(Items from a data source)

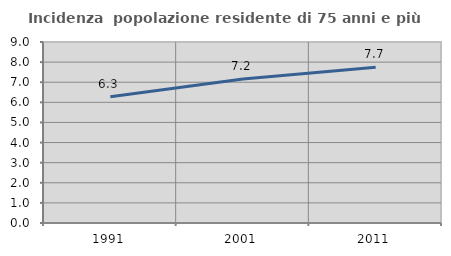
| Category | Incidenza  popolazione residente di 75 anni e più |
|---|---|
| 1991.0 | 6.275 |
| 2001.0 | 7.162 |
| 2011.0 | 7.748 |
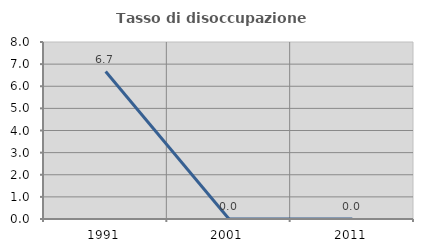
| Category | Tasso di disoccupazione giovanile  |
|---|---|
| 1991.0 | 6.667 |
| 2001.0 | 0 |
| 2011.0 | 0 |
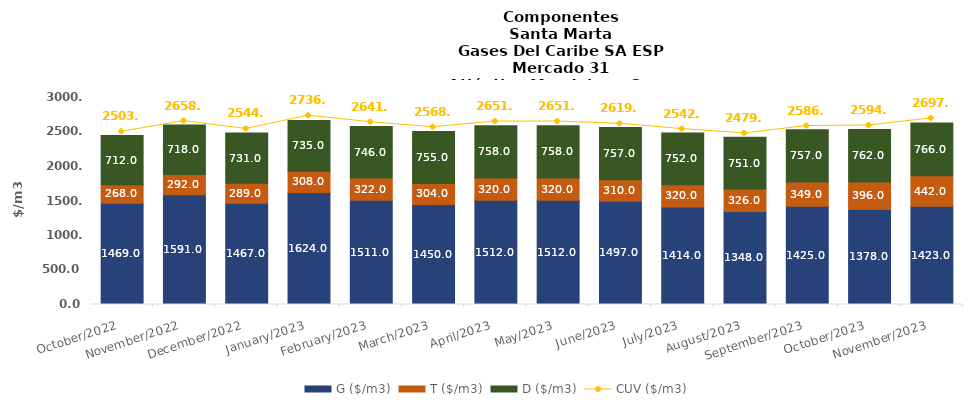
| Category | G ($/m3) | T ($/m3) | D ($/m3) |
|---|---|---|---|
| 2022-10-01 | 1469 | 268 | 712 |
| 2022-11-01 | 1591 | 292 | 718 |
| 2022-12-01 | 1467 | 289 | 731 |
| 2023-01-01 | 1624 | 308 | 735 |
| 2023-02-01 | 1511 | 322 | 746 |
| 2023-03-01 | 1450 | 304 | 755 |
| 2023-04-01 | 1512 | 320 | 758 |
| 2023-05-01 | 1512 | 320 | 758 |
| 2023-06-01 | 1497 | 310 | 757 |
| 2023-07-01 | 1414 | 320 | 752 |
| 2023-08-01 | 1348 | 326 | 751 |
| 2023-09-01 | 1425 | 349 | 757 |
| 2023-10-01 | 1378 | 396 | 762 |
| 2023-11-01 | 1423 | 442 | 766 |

_EXERCISE_: Copy out every line of the data above, taking care to leave the pictures out.

_ANSWER TO THIS PROBLEM_:
| Category | Incidenza  popolazione residente di 75 anni e più |
|---|---|
| 1991.0 | 6.275 |
| 2001.0 | 7.162 |
| 2011.0 | 7.748 |
| Category | Tasso di disoccupazione giovanile  |
|---|---|
| 1991.0 | 6.667 |
| 2001.0 | 0 |
| 2011.0 | 0 |
| Category | G ($/m3) | T ($/m3) | D ($/m3) |
|---|---|---|---|
| 2022-10-01 | 1469 | 268 | 712 |
| 2022-11-01 | 1591 | 292 | 718 |
| 2022-12-01 | 1467 | 289 | 731 |
| 2023-01-01 | 1624 | 308 | 735 |
| 2023-02-01 | 1511 | 322 | 746 |
| 2023-03-01 | 1450 | 304 | 755 |
| 2023-04-01 | 1512 | 320 | 758 |
| 2023-05-01 | 1512 | 320 | 758 |
| 2023-06-01 | 1497 | 310 | 757 |
| 2023-07-01 | 1414 | 320 | 752 |
| 2023-08-01 | 1348 | 326 | 751 |
| 2023-09-01 | 1425 | 349 | 757 |
| 2023-10-01 | 1378 | 396 | 762 |
| 2023-11-01 | 1423 | 442 | 766 |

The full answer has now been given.